Long-Term Financing Gaps Need Long-Term Fixes
Nagel presented four other possible sources of additional revenue. The city could increase its tax on hotels and short-term occupancy rentals, and each 1% increase would bring in $500,000 a year. A cannabis retail sales tax could also provide a similar amount. The city could institute a utility user tax producing $2.5 million annually on a 6% rate; in Tulare County, only Visalia and Farmersville charge no utility tax.
The biggest possible source of income could come in the form of a voter-approved increase in the city’s sales tax. The sales tax cap in California is 9.25%, and Visalia’s is below that at 8.5%. Each increase of 0.25% would generate an estimated $9 million a year, meaning pushing the rate to the limit would increase the city’s income by $27 million annually.
Whatever approach the city chooses, the time to act is now, Nagel warned.
“Those are the options we discussed that are long-term ones, but will actually bring in enough to start making a difference with these larger projects, like the regional sports park, an aquatic center,” she said. “There are several large projects that (the council) would like to be done. The council has talked about them for several years, and it’s just not going to get cheaper.”
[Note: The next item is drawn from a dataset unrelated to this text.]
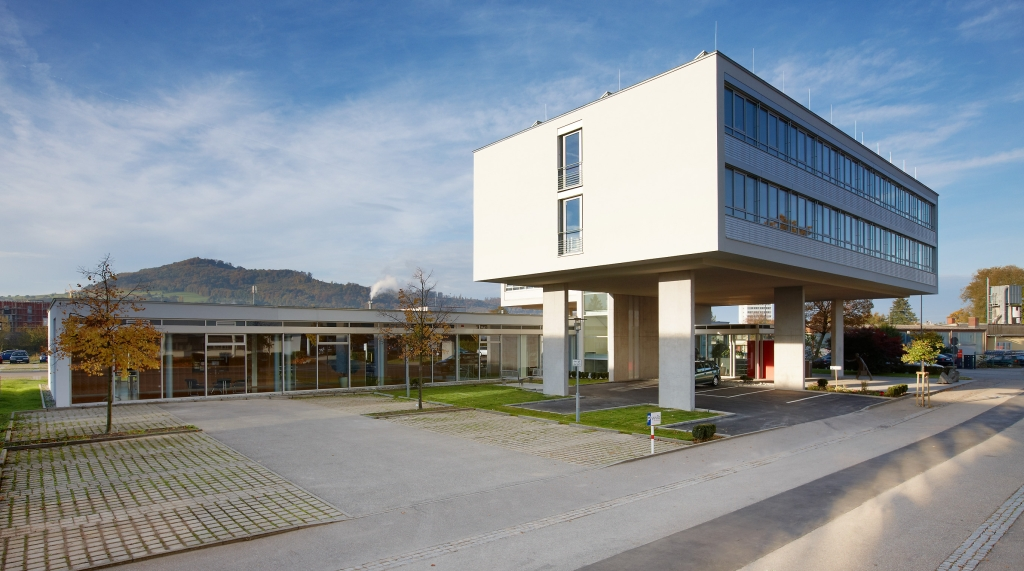 Logo des wvib, Wirtschaftsverband Industrieller Unternehmen Baden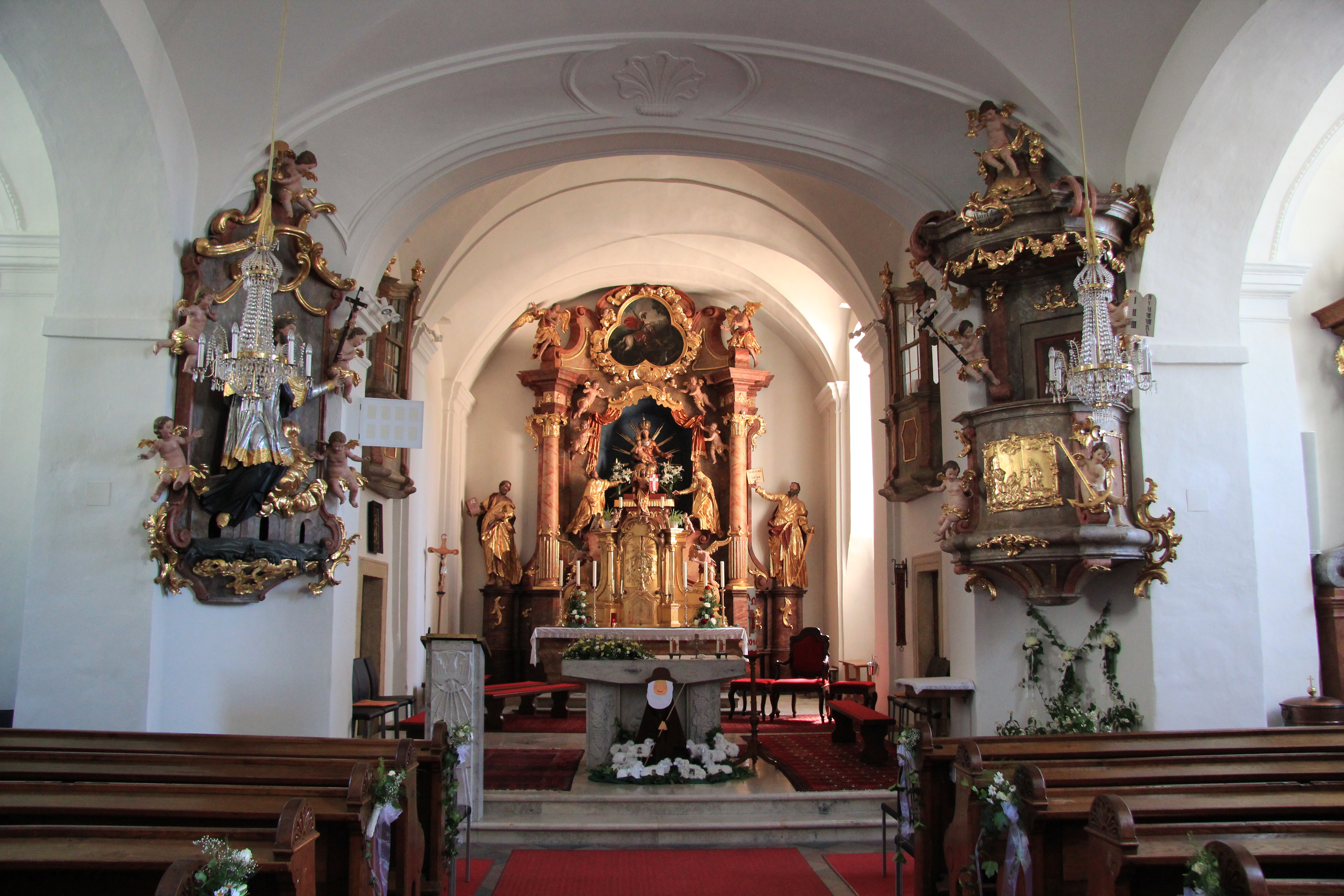 Klöch in der Südoststeiermark

Not only does hiking the sales tax rate generate the most income, it also spreads the burden to everyone who makes purchases in the city.
“I don’t like raising taxes, but at least this puts the onus on the residents. If they want better parks, then they can vote for the sales tax,” said Councilman Brian Poochigian. “But it’s just not the residents of Visalia who are paying for this. All the visitors are paying for that.”
Putting the funding question before voters also allows the public to set the city’s parks and recreation priorities directly, an aspect Mayor Brett Taylor mentioned when describing sticker shock from the cost estimates for a new aquatics center.
“We were hit with a pretty big price tag of $15 to $30 million range,” Taylor said. “Obviously with that fund being in the hole, the discussion we’re going to have to talk about is if the community really wants those types of facilities.”